Pericardial Disease: Diagnosis and Hemodynamics

43 Pericardial Disease


Diagnosis and Hemodynamics



Pericardial pathology can present as an outpatient disease, in a setting requiring invasive diagnostic testing and surgery, or anywhere in between (see Chapter 42). This chapter focuses on the more significant presentations that result in hemodynamic compromise. In these cases, the common underlying physiologic abnormality, regardless of the specific pericardial pathology, is impaired diastolic filling of the heart. Significant constrictive pericarditis presents with evidence of right-sided heart failure, whereas pericardial tamponade presents with distinctive systemic hypotension. Diagnosis of these conditions is not always simple, since combinations of the disease processes can exist (effusive-constrictive pericarditis) and milder forms may require acute fluid loading to bring out characteristic hemodynamic findings (occult constrictive pericarditis). In addition, localized and transient forms of constrictive pericarditis have been described. The differential diagnosis between constrictive pericarditis and restrictive cardiomyopathy, addressed primarily in Chapter 20, can also be a challenge, because myocardial involvement may accompany the pericardial component and all three can indeed be present in the same patient. The hemodynamics can be further complicated if the patient has another disease altering the hemodynamics, such as pulmonary hypertension, an associated dilated cardiomyopathy, or significant valvular heart disease. Attention to details is mandatory in an attempt to sort out the presence of pericardial disease under these circumstances.



Etiology and Pathogenesis



Normal Physiology


The pericardium can be conceptualized as a balloon with the heart pushed into it like a fist. The visceral pericardium adheres to the heart itself and is separated from the parietal pericardium by a space, the pericardial cavity. This space normally holds a small collection of fluid. The fluid within the pericardial space is in dynamic equilibrium with the blood serum. The normal amount of pericardial fluid is less than 50 mL and is transudative with a low protein content. Because there are many smaller sinuses and recesses in the pericardial space (around the atria, the superior vena cava, the great vessels, the pulmonary veins [PVs], and the inferior vena cava), a minimum of about 250 mL of fluid forms the normal pericardial reserve volume before tamponade physiology becomes evident. As noted below, the volume of pericardial fluid required for tamponade physiology depends upon the rate at which it accumulates; the faster the fluid accumulates, the less is required to achieve pericardial tamponade.

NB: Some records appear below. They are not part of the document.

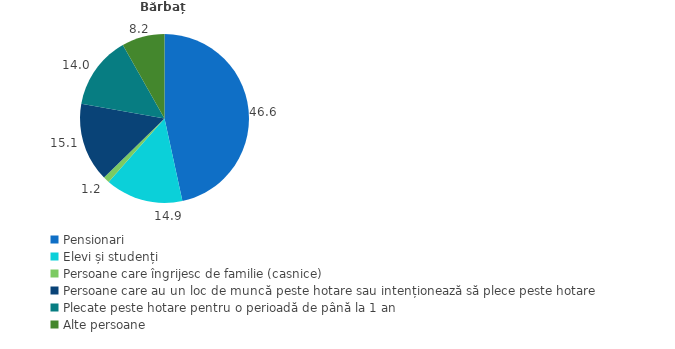
| Category | Bărbați |
|---|---|
| Pensionari | 46.6 |
| Elevi și studenți | 14.9 |
| Persoane care îngrijesc de familie (casnice) | 1.2 |
| Persoane care au un loc de muncă peste hotare sau intenționează să plece peste hotare | 15.1 |
| Plecate peste hotare pentru o perioadă de până la 1 an | 14 |
| Alte persoane | 8.2 |
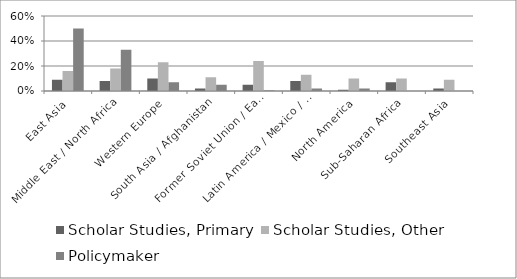
| Category | Scholar Studies, Primary | Scholar Studies, Other | Policymaker |
|---|---|---|---|
| East Asia | 0.09 | 0.16 | 0.5 |
| Middle East / North Africa | 0.08 | 0.18 | 0.33 |
| Western Europe | 0.1 | 0.23 | 0.07 |
| South Asia / Afghanistan | 0.02 | 0.11 | 0.05 |
| Former Soviet Union / Eastern Europe | 0.05 | 0.24 | 0.005 |
| Latin America / Mexico / Caribbean | 0.08 | 0.13 | 0.02 |
| North America | 0.01 | 0.1 | 0.02 |
| Sub-Saharan Africa | 0.07 | 0.1 | 0 |
| Southeast Asia | 0.02 | 0.09 | 0 |

The pericardium provides a thin tissue barrier between the heart and the surrounding structures and exerts constant pressure on the heart, affecting thin structures (the atria and the right ventricle) more than the thicker-walled left ventricle. Resting diastolic pressures within the heart are directly affected by this pericardial constraint (for instance, pericardial removal results in greater dilatation of the right ventricle than of the left ventricle).


Normal intrapericardial pressures range from −6 to −3 mm Hg, directly reflecting intrapleural pressures. The pressure differential between the pericardium and the cardiac chambers (transmural pressure) is about 3 mm Hg. The pericardium is much stiffer than cardiac muscle, and once the pericardial reserve volume is exceeded, the pressure-volume curve of the normal pericardium rises steeply. The pericardium has little effect on ventricular systole; however, interactions between the right- and left-sided cardiac chambers are enhanced by the pericardium, because atrial and ventricular septal movements are independent of pericardial constraint.


Intracardiac pressures are a reflection of the contraction and relaxation of individual cardiac structures and the changes imparted to them by the pleural and pericardial pressures (Fig. 43-1). Changes in pleural or pericardial pressure affect the intracardiac diastolic pressure. With inspiration, the intrapleural pressures drop and the abdominal cavity pressure increases. Blood flow to the right side of the heart increases, whereas blood return to the left side of the heart decreases slightly. The fall in the intrapleural pressures also causes an increase in the transmural aortic root pressure, slightly increasing impedance to left ventricular (LV) ejection. The reverse occurs during expiration. In the normal setting, the respiratory changes are reflected in the intrapericardial and intracardiac pressures, with inspiration lowering the measured right atrial (RA) pressures and the systolic right ventricular (RV) pressure more than the left-sided heart pressures.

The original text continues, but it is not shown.